If you look at the history of the house, as Aghion is quick to point out, so much of the beauty and allure of the Chloé design ethos revolves around this idea of play, of feminine freedom, and the notion that clothes don’t need to be strict or cumbersome for the wearer to be taken seriously. For example, Aghion points to her grandmother’s original “T-shirt dresses,” as Gaby would call them—in fact, they were and are anything but simple.

“A hand-painted, silk T-shirt dress isn’t exactly a T-shirt,” she says, smiling. “I remember first seeing pictures of my grandmother wearing some of the original designs, and I realized how much they epitomize the playfulness of the brand.” She notes how light the dresses are. “I had the chance to wear one once, and I had the feeling of—not of being naked, but almost feeling like physically not having anything on your body.”

She adds: “It felt like I was just dressed enough—I felt the spirit of that juxtaposition between extremely high luxury and the simplicity of sportswear.”

blouse room
Dario Lasagni

This is a balance that also seems to be top of mind for many designers as they look to spring 2024, a sense that in a chaotic, confusing, and polarized moment, women need clothes that keep us grounded yet offer us the opportunity to move about in the world, in our own ways.

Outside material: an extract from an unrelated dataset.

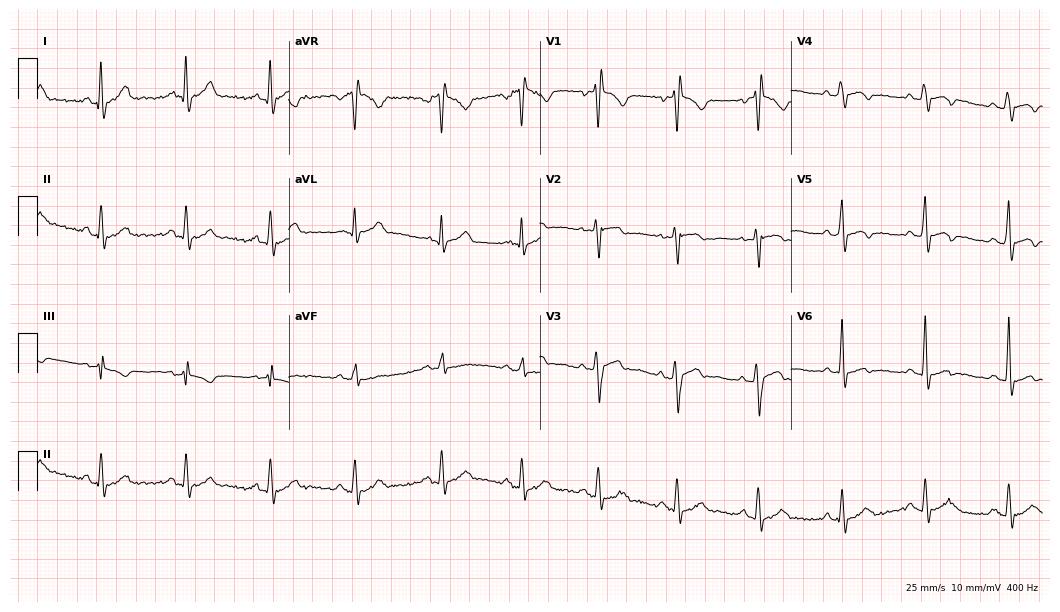
12-lead ECG from a 35-year-old man (10.2-second recording at 400 Hz). No first-degree AV block, right bundle branch block, left bundle branch block, sinus bradycardia, atrial fibrillation or sinus tachycardia recorded for this tracing. Only these six findings were labelled.

It is playful but not precious, and that’s something that threads through the evolution of the house of Chloé and Aghion’s personal connection to her dear grandmother.

“Chloé is still playing with codes [of dress] today,” she explains. “A word that is used all the time is femininity. But I love that we don’t put an adjective to that—it’s not stiff. You can define it for yourself.

“When I go to the shows and I see workwear-inspired coming right after an evening dress—that, by the way, if I wear with my sneakers I would love to wear in the afternoon—that makes me so happy,” Aghion says. “It’s not preserving [my grandmother’s work] as a heritage, as a fixed kind of archival thing. It’s exploring today. I’ve been talking to people about what I feel my grandmother’s legacy was at Chloé and to me. It was not that she gave a single definition of femininity, but that she created a playground for all of her clients to play.”